George Manker Watters (April 27, 1890 (Note: Primary documents vary as to when George Watters was born and vary on his middle name. According to U.S., Social Security Applications and Claims Index, 1936-2007 and the California, U.S., Death Index, 1940-1997, George Manker Watters was born in Rochester, New York on April 27, 1892. However, Watters's World War I and World War II draft registration cards list his name as George Daniel Watters and his date of birth in Rochester as two years earlier on April 27, 1890. The latter draft card from 1942 gives occupation details which identically match Watters position with Fox Theatres as detailed in his 1943 obituary.
Additionally, the earlier birth date of 1890 matches census records for George Watters in both the 1920 United States Federal Census and 1930 United States Federal Census where his wife's name is also given. It also matches biographical details about George Manker Watters published in Two Rivers Reporter on April 2, 1929 which states he was 18 years old in 1908 when he was managing a theatre company in his early career followed by a period managing the Princess Theatre in Des Moines, Iowa. Newspaper reports from Iowa matching this early account of his career use the name George D. Watters. and newspapers from his home town of Des Moines, Iowa covered his work as the playwright of Burlesque using his birth name of George D. Watters. In 1917 Watters married the actress Tamnson Manker. His later pen name of George Manker Watters appears to have been adopted from his wife's maiden surname.) – March 14, 1943) was an American playwright, screenwriter, theatre manager, and film and theatre company executive. Born George Daniel Watters II, he was the son of organist George Daniel Watters I and grew up in Des Moines, Iowa where his father had worked as organist at St. Ambrose Cathedral. He began his career at the age of 18 as theatrical manager of a traveling theatre company; a post he held until 1910. He briefly lived in New York City before returning to his native city of Des Moines in 1911 to become manager of the Princess Theatre. He married Tamzon Manker, an actress working for him at the Princess, in June 1917, and later adopted her surname when he began working as a playwright using the name George Manker Watters.

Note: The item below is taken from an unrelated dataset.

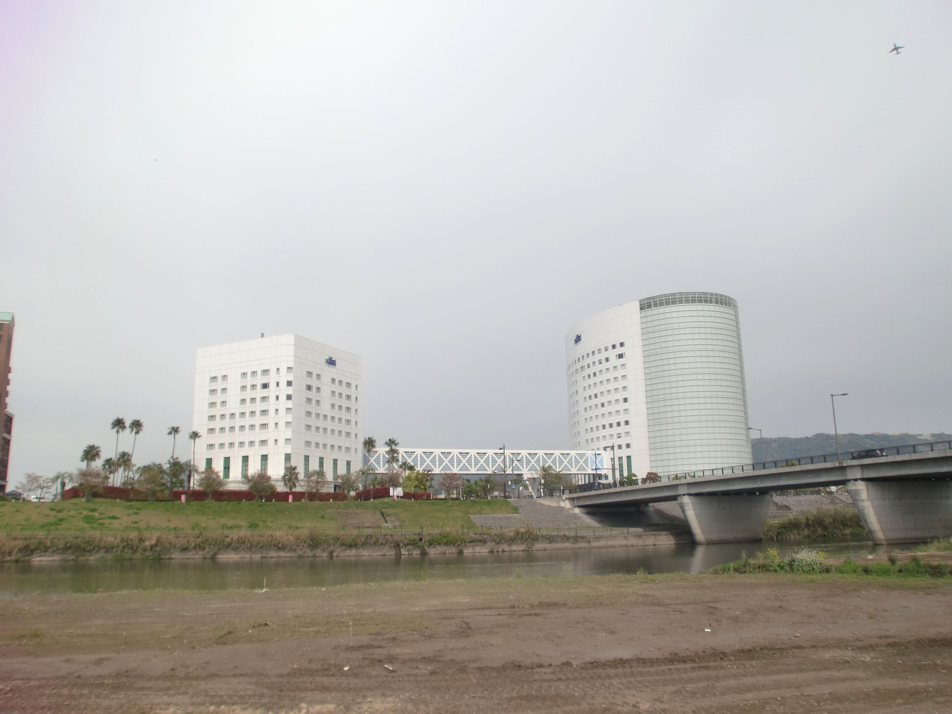 ホテル京セラを天降川河川敷から撮影。

In December 1918 Watters resigned from his post at the Princess Theatre after co-founding the New Art Film Corporation in Des Moines, and moved to California in January 1919 where the company leased the former studio of the recently defunct Balboa Amusement Producing Company in Long Beach. Watters wrote his first screenplay for the company's first picture, the 1919 silent film The Solitary Sin, for which he also served as producer. The film company folded in 1921, and after this Watters worked for the next five years as a theatre manager in various locations, including Texas, Arkansas, Alabama, and Ohio.

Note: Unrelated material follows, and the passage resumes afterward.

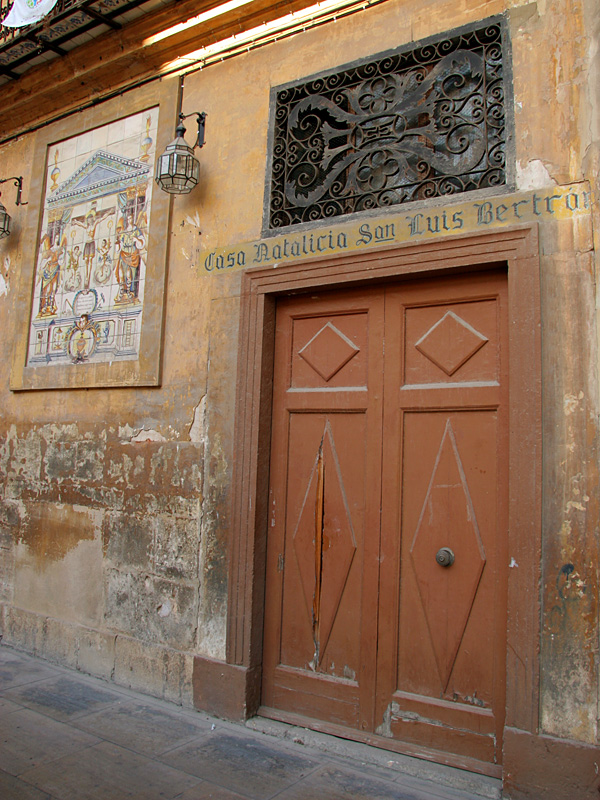 Casa natal de San Luis Beltrán en Valencia, España.

By 1926 Watters was manager of Boadway's Astor Theatre. With Arthur Hopkins, he co-authored the play Burlesque which was a hit on Boadway in 1927–1928. In 1928 Watters moved to Los Angeles to join the writing staff of Paramount Pictures who had acquired to film rights to Burlesque. He remained active as a screenwriter in Hollywood through 1937, and then worked as an executive for Fox Theatres under Charles Skouras. At the time of his death in Los Angeles in 1943 he was director of the Los Angeles Theater Defense Bureau and was a leader in the War Activities Committee of the Motion Pictures Industry.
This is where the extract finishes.